‘They went into the synagogue on Sabbath day’


Tony Balatayo of San Diego, CA, USA asks the Editor of God’s Message magazine:

“PLEASE ADVISE ME with regard to the verses Luke 6:6; Mark 6:1-2; Acts 13:13-14, 16:13; 17:2; 18:4 in which it is taught that Jesus and the apostles ‘went into the synagogue on the Sabbath day.’ Furthermore, Christ pronounced in Mark 2:27-28, ‘The Sabbath was made for man, and not man for the Sabbath.’ 

“Whose Sabbath is this that Christ Jesus and the apostles were observing? Had Christ made His own Sabbath?”


Editor’s reply:

The Sabbath being referred to in the verses you quoted is none other than that which God commanded to the ancient Israelites as a sign of His covenant with them (Exod. 31:16, Deut. 5:1-3, 12-14; Mal. 4:4). They were to observe the Sabbath to commemorate their deliverance from bondage in Egypt, hence it was exclusive to the Israelites as it was they who became slaves in Egypt (Deut. 5:15, Today’s English Version). Observance of the Sabbath includes strict prohibition on doing one’s work on the ‘seventh day’ that even kindling of fire (Exod. 35:3) and cooking (Exod. 16:23) were forbidden, let alone plowing and harvesting (Exod. 34:21).

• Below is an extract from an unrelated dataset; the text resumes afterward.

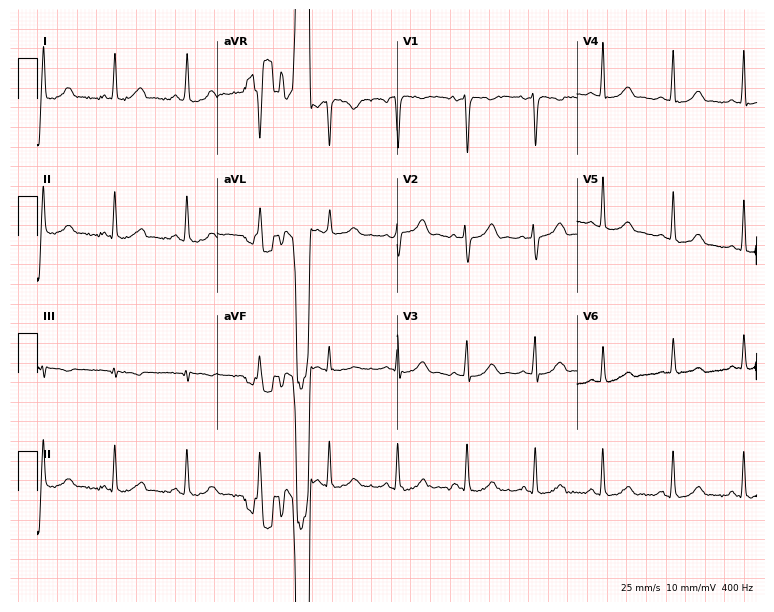
12-lead ECG from a 27-year-old woman. Screened for six findings — first-degree AV block, right bundle branch block, left bundle branch block, sinus bradycardia, atrial fibrillation, sinus tachycardia — none is recorded.

The biblical verses you listed in your letter do not teach that Christ and the apostles observed this Sabbath, or an Sabbath for that matter. Though these do state that Christ and the apostles went into the synagogue on Sabbaths, the verses themselves clarify their purpose in going there—”to teach” (Mark 6:2; Luke 6:6), “to speak” (Acts 13:14-16; 16:13), to preach (Acts 13:42), and to reason with people (Acts 17:2; 18:4). During the Sabbath the Jews in Christ’s time would gather in the synagogue, hence Christ and the apostles made use of such opportune times to preach the gospel to many people.

The biblical accounts of Jesus’ healing the sick on the Sabbath (Matt. 12:11-13; Luke 13:10-17) and His disciples working on that day (Luke 16:1-5) all the more show that the observance of the Sabbath was not their practice. In fact, Christ was even accused by Sabbath observers of being “not from God” for not obeying the Sabbath law (John 9:16).

The incident in which Jesus declared ‘the Sabbath was made for man, and not man for the Sabbath … the Son of Man is also “Lord of the Sabbath” even more underscores His consistency in not keeping the Sabbath law. Jesus then was defending His disciples who plucked the heads of grain in the fields on the Sabbath: “Now it happened that He went through the grainfields on the Sabbath; and as they went His disciples began to pluck the heads of grain. And the Pharisees said to Him, ‘Look, why do they do what is not lawful on the Sabbath?’ But He said to them, ‘Have you never read what David did when he was in need and hungry, he and those with him: how he went into the house of God in the days of Abiathar the high priest, and ate the showbread, which is not lawful to eat except for the priests, and also gave some to those who were with him?’ And He said to them, ‘The Sabbath was made for man, and not man for the Sabbath. Therefore the Son of Man is also Lord of the Sabbath’ (Mark 2:23-28, New King James Version).

Christ’s being “the Lord of the Sabbath”, only means that He is above it and not bound by it, as He Himself demonstrated in His actions. But, by not observing the Sabbath, did Christ and His apostles violate any of Gods laws? No, for it was God Himself who had put an end to the observance of the Sabbath (Lam. 2:6; Hos. 2:11, TEV).

Proving that such a law is no longer in effect in the Christian Era, the apostle Paul teaches us this concerning the Sabbath: “Let no one criticize you in food or drink, or in matters concerning festivals, new moons, or the Sabbath. … These doctrines may seem to be profound because they speak of religious observance and humility and of disregarding the body. In fact, they are useless in overcoming selfishness” (Col. 2:16, 23 Christian Community Bible).